Its an illusion, thats Jahan holding it. Dude only weighs 70 pounds so that wolf is 130 tops. :lol: JK Jahaner


----------



## jahan (Sep 7, 2007)

Nor-tah said:


> Its an illusion, thats Jahan holding it. Dude only weighs 70 pounds so that wolf is 130 tops. :lol: JK Jahaner


Let me clear things up, I am 80 lbs first of all and that is clearly the Werewolf I killed while he was attacking Bigfoot. :lol:


----------



## longbow (Mar 31, 2009)

I don't know if that's a photoshop job or not. I've seen wolves in Idaho, Wyoming, Alberta, Yukon and Alaska and a few of them were pushing that size. I'm sure none of the one's I've seen were that big but the one in the photo might be legit.
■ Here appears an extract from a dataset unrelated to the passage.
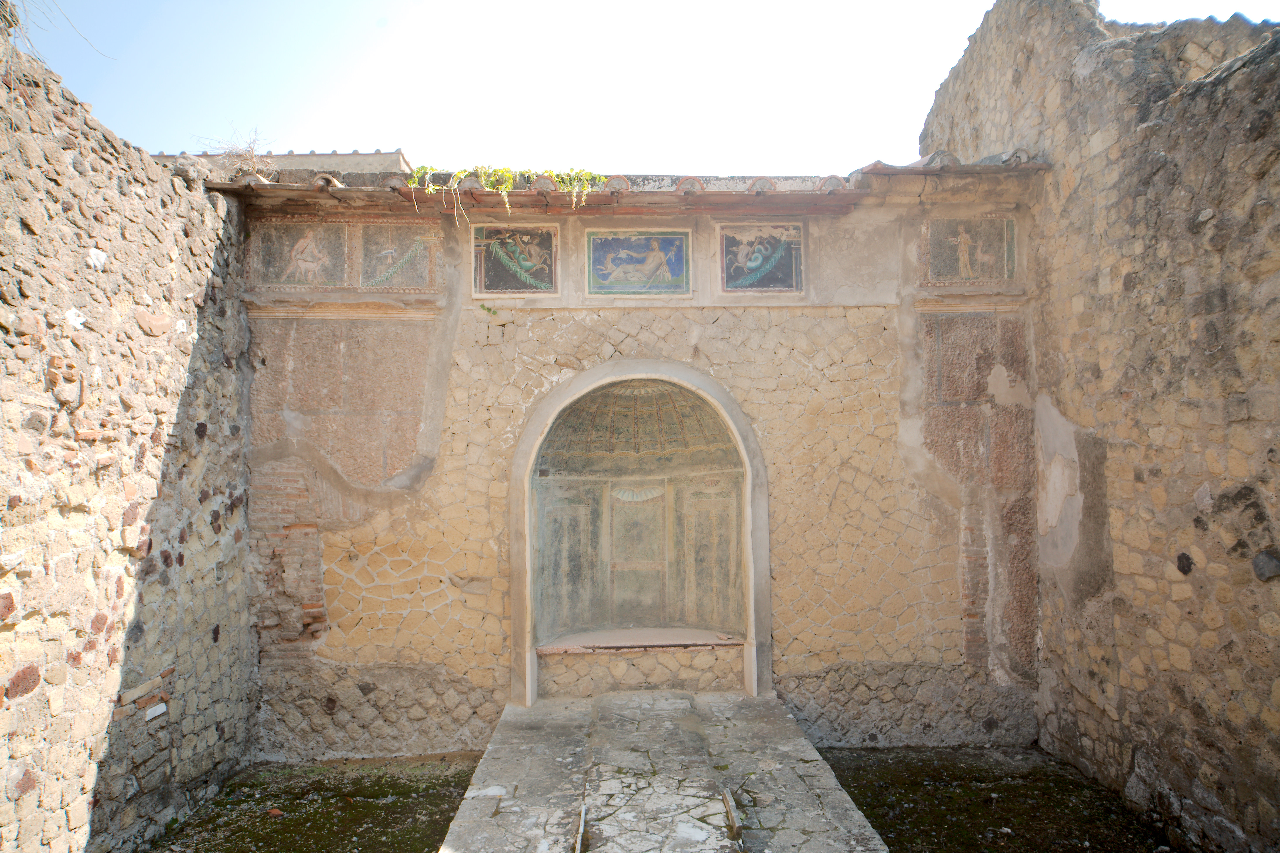 Casa dello Scheletro Herculaneum

Last week in northern Idaho, we saw four wolf tracks following some elk and I just couldn't believe how huge the tracks were.


----------



## Nor-tah (Dec 16, 2007)

jahan said:


> Nor-tah said:
> 
> 
> > Its an illusion, thats Jahan holding it. Dude only weighs 70 pounds so that wolf is 130 tops. :lol: JK Jahaner
> ...


Bahahaa :lol: :mrgreen:


----------



## stillhunterman (Feb 15, 2009)

Ya, that pic's been floating around for a while now. Don't know if it's legit. Just like with all critters, there can be abnormal sizes show up every now and then... just not in mulie bucks in the northern unit :mrgreen:


----------



## Kingfisher (Jul 25, 2008)

i saw this photo at least a year ago, maybe 2, not sure cause so many come floating around. then they refloat with different text and circumstance.


----------



## lehi (Sep 13, 2007)

I got the same email, but it said it was shot in sun valley Idaho because it was taking livestock.


----------



## El Casador (Aug 27, 2009)

:shock: That's one big wolf i'm sure he was eating what he had his eye on. that's if there was no trick photography involved cause that is one big bad wolf! and one strong dude.


----------